Rachel Barrett’s Unstill Life
Life changes, and with it, so will your art
Life changes, and with it, so will your art. “It’s called an art practice because you have to practice it,” says Rachel Barrett, 33. Earlier in her career, she criss-crossed the U.S., documenting cooperative, back-to-the-land communities in Bolinas, California, and upstate New York, as well as roadside markets and oddities at points in between. After the birth of her child in March 2014, she traded many of her travel-heavy projects for new ideas she could explore locally. Working in her home studio in Brooklyn, New York, she’s creating a series of still lifes called Specimens.
“This work is still very new, so a lot of it feels more like an exercise,” Barrett says. She sets weekly milestones for herself, such as completing one or more photo-graphs or generating new ideas. One of the first images she made in the series “has a lot of purpose and significance,” she says. It’s my daughter’s umbilical cord shaped into a heart, a crystal from a dream catcher my best friend made for me upon my wedding, and the wishbone from the chicken my husband and I had for dinner the night I went into labor. But I’ve shifted, simplifying many elements so others take on more significance.”
It’s a shift that parallels the one she’s experienced in her entire approach to her work, balancing her personal projects with freelance editorial and commercial photography as well as teaching. And it’s a shift that’s often easier said than done. “In school, things feel finished when they may not be, and in many ways you work in a bubble,” she says. “Trying to make your life as a photographer is a juggling act. You can only learn to time manage and prioritize by actually doing it.”
Indeed, Barrett has found that making photo-graphs isn’t just a part of life but integral to it.
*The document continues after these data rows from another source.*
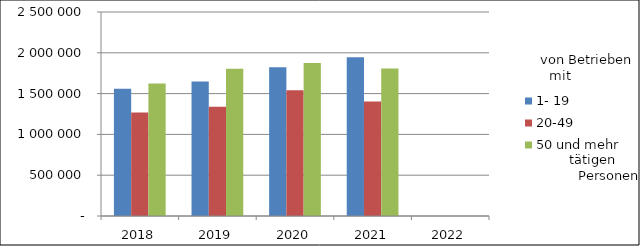
| Category | 1- 19 | 20-49 | 50 und mehr |
|---|---|---|---|
| 2018.0 | 1559767.804 | 1267721.312 | 1625033.088 |
| 2019.0 | 1648400.936 | 1337797.111 | 1803544.827 |
| 2020.0 | 1822443.621 | 1541387.368 | 1875679.649 |
| 2021.0 | 1945072.53 | 1404260.485 | 1806688.839 |
| 2022.0 | 0 | 0 | 0 |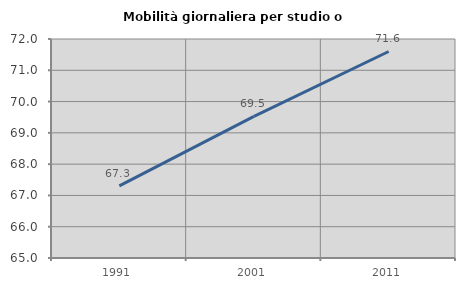
| Category | Mobilità giornaliera per studio o lavoro |
|---|---|
| 1991.0 | 67.308 |
| 2001.0 | 69.526 |
| 2011.0 | 71.601 |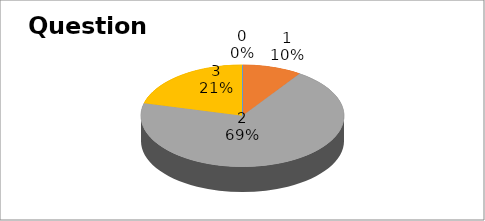
| Category | Series 0 |
|---|---|
| 0 | 0 |
| 1 | 9 |
| 2 | 66 |
| 3 | 20 |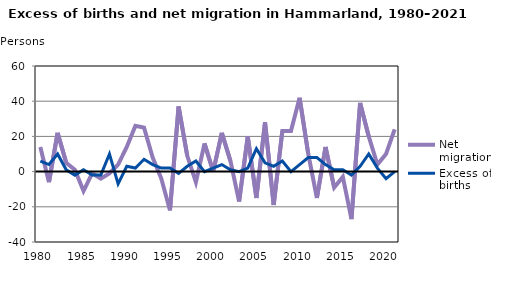
| Category | Net migration | Excess of births |
|---|---|---|
| 1980.0 | 14 | 6 |
| 1981.0 | -6 | 4 |
| 1982.0 | 22 | 10 |
| 1983.0 | 5 | 1 |
| 1984.0 | 1 | -2 |
| 1985.0 | -11 | 1 |
| 1986.0 | -1 | -2 |
| 1987.0 | -4 | -2 |
| 1988.0 | -1 | 10 |
| 1989.0 | 4 | -7 |
| 1990.0 | 14 | 3 |
| 1991.0 | 26 | 2 |
| 1992.0 | 25 | 7 |
| 1993.0 | 8 | 4 |
| 1994.0 | -4 | 2 |
| 1995.0 | -22 | 2 |
| 1996.0 | 37 | -1 |
| 1997.0 | 9 | 3 |
| 1998.0 | -6 | 6 |
| 1999.0 | 16 | 0 |
| 2000.0 | 0 | 2 |
| 2001.0 | 22 | 4 |
| 2002.0 | 6 | 1 |
| 2003.0 | -17 | 0 |
| 2004.0 | 20 | 2 |
| 2005.0 | -15 | 13 |
| 2006.0 | 28 | 5 |
| 2007.0 | -19 | 3 |
| 2008.0 | 23 | 6 |
| 2009.0 | 23 | 0 |
| 2010.0 | 42 | 4 |
| 2011.0 | 10 | 8 |
| 2012.0 | -15 | 8 |
| 2013.0 | 14 | 4 |
| 2014.0 | -9 | 1 |
| 2015.0 | -3 | 1 |
| 2016.0 | -27 | -2 |
| 2017.0 | 39 | 3 |
| 2018.0 | 20 | 10 |
| 2019.0 | 4 | 2 |
| 2020.0 | 10 | -4 |
| 2021.0 | 24 | 0 |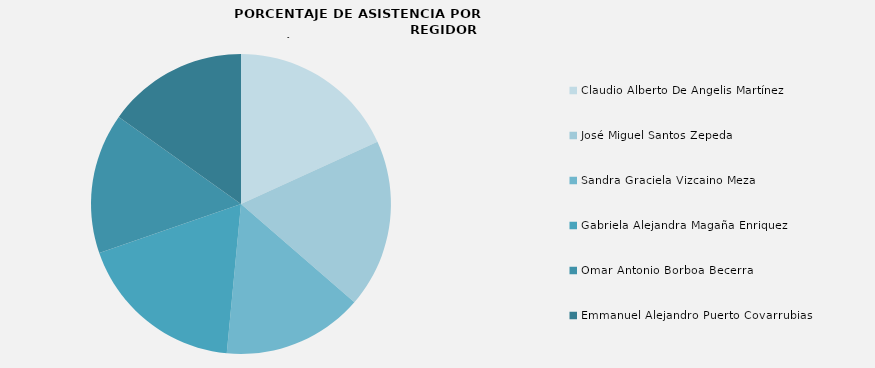
| Category | Series 0 |
|---|---|
| Claudio Alberto De Angelis Martínez | 100 |
| José Miguel Santos Zepeda | 100 |
| Sandra Graciela Vizcaino Meza | 83.333 |
| Gabriela Alejandra Magaña Enriquez | 100 |
| Omar Antonio Borboa Becerra | 83.333 |
| Emmanuel Alejandro Puerto Covarrubias | 83.333 |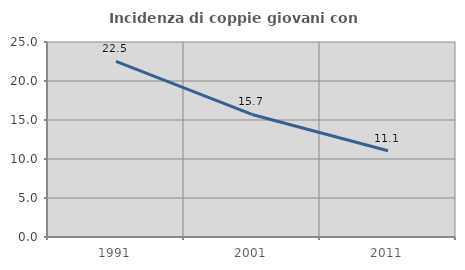
| Category | Incidenza di coppie giovani con figli |
|---|---|
| 1991.0 | 22.517 |
| 2001.0 | 15.712 |
| 2011.0 | 11.066 |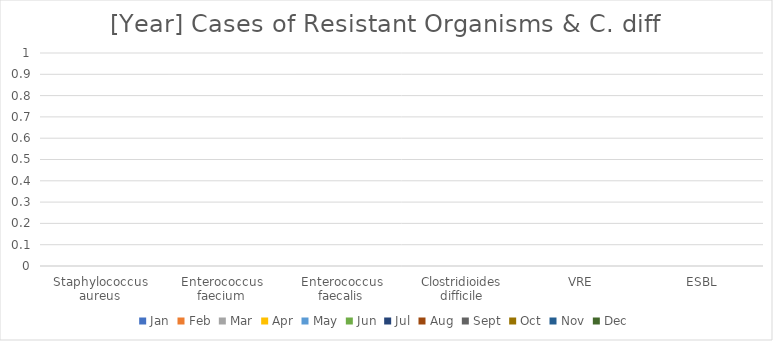
| Category | Jan | Feb | Mar | Apr | May | Jun | Jul | Aug | Sept | Oct | Nov | Dec |
|---|---|---|---|---|---|---|---|---|---|---|---|---|
| Staphylococcus aureus | 0 | 0 | 0 | 0 | 0 | 0 | 0 | 0 | 0 | 0 | 0 | 0 |
| Enterococcus faecium | 0 | 0 | 0 | 0 | 0 | 0 | 0 | 0 | 0 | 0 | 0 | 0 |
| Enterococcus faecalis | 0 | 0 | 0 | 0 | 0 | 0 | 0 | 0 | 0 | 0 | 0 | 0 |
| Clostridioides difficile | 0 | 0 | 0 | 0 | 0 | 0 | 0 | 0 | 0 | 0 | 0 | 0 |
| VRE | 0 | 0 | 0 | 0 | 0 | 0 | 0 | 0 | 0 | 0 | 0 | 0 |
| ESBL | 0 | 0 | 0 | 0 | 0 | 0 | 0 | 0 | 0 | 0 | 0 | 0 |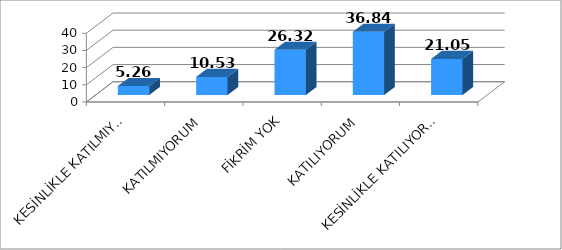
| Category | Series 0 |
|---|---|
| KESİNLİKLE KATILMIYORUM | 5.26 |
| KATILMIYORUM | 10.53 |
| FİKRİM YOK | 26.32 |
| KATILIYORUM | 36.84 |
| KESİNLİKLE KATILIYORUM | 21.05 |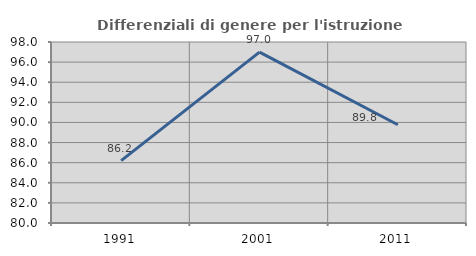
| Category | Differenziali di genere per l'istruzione superiore |
|---|---|
| 1991.0 | 86.2 |
| 2001.0 | 96.997 |
| 2011.0 | 89.775 |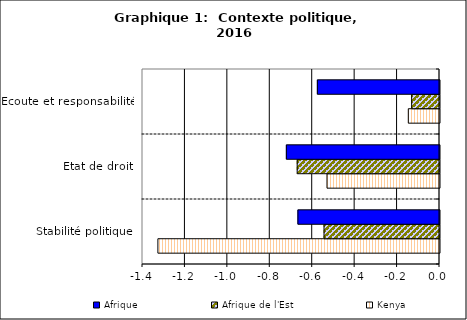
| Category | Kenya | Afrique de l'Est | Afrique |
|---|---|---|---|
| Stabilité politique | -1.327 | -0.544 | -0.667 |
| Etat de droit | -0.53 | -0.671 | -0.722 |
| Ecoute et responsabilité | -0.147 | -0.131 | -0.576 |

After graduating from New York University with a BFA in photography, she made her way into working in independent film; her own photography fell by the wayside, but the hiatus was brief. “When I picked up my camera and started shooting again, I knew I needed to rededicate myself to photography,” she says. “But I needed the structure and discipline of school to help me.” So she enrolled in the School of Visual Arts, receiving an MFA in photography, video and related media in 2008.
Structure and self-discipline have served her well in her career, but her interest in other people, and the interplay between individual and place, are equally essential to her work. Her earlier projects explored the dynamics of communal living and connection to the land. “Bolinas is a place where time stands still,” Barrett says of her 2009–10 series documenting life on a cooperative in Northern California. “And photographs are a place where time stands still. So my intention was to create an expression of experience.” This idea of the individual interdependent with community, she says, helps to propel the creative process. “Even if your process is incredibly solitary, you need peers who are equally engaged to help you move your work forward,” she says.
Even Specimens has its origins in relationship, though of a different kind. “In most of these images I’m using objects that don’t belong to me. That led me to thinking about my relationship to objects, with myself as a collector and organizer,” Barrett says. “Making the early images led me to where I am [with the project] today, with much more purpose and intention. I’m still figuring it out.”
Allowing an idea to change is all part of the process, an important lesson Barrett took away from her graduate studies: “Don’t dismiss an idea before you try it out, because although it may not ultimately work, it may well lead you on to something great,” she says.
As a student, Barrett says, it was easy to think of work and art as separate from the real world, but in fact, she’s found, they are an essential part of life. And when they operate in tandem, it can lead to new projects or opportunities, like making books or, importantly, getting hired. Her series chronicling the end of the independent New York City newsstand as they were replaced with uniform kiosks throughout the city from 2006 to 2012 is in postproduction and being shopped around to publishers. And her thoughtfully intimate, nature- and light-filled aesthetic has drawn numerous commercial and editorial clients.
“In 2009 I was out in Bolinas working on that project, and took a day trip up to Point Reyes. We were shopping at the Cowgirl Creamery and this amazing woman—Shorty, of Shorty’s Produce, next to the Creamery—saw my camera and started talking to me,” Barrett says. “It didn’t take long before she picked up the current issue of Culture magazine and said I should contact the editor, Kate, who used to be at Cowgirl, and gave me her email address. When I came back home the following week I sent an email saying that I’d love to work for them. It was a few months before I heard back. The photo editor told me they had been holding on to my email for when they had shoots in New York, and they hired me repeatedly for really fun stories.”
The moral of the story, she says, is that while a distinct personal style rarely gives a photographer total control over a project, it’s next to impossible to get in the door without one. “Sometimes a client really wants me to make work like I normally would,” Barrett says, pointing to her portrait of Meghan Shea for the October 2013 issue of Popular Mechanics magazine as an example. “Other times I’m there to help actualize an existing vision.”
Whether making still lifes at home with her baby nearby or shooting an editorial portrait, Barrett sees whatever she creates as a piece of a whole creative existence. “I’m doing what was so exciting to me about photography when I first began making pictures 20 years ago,” she says: “looking at familiar things in a new and unfamiliar way, how these things look when photographed, and, always, the magic of the light.”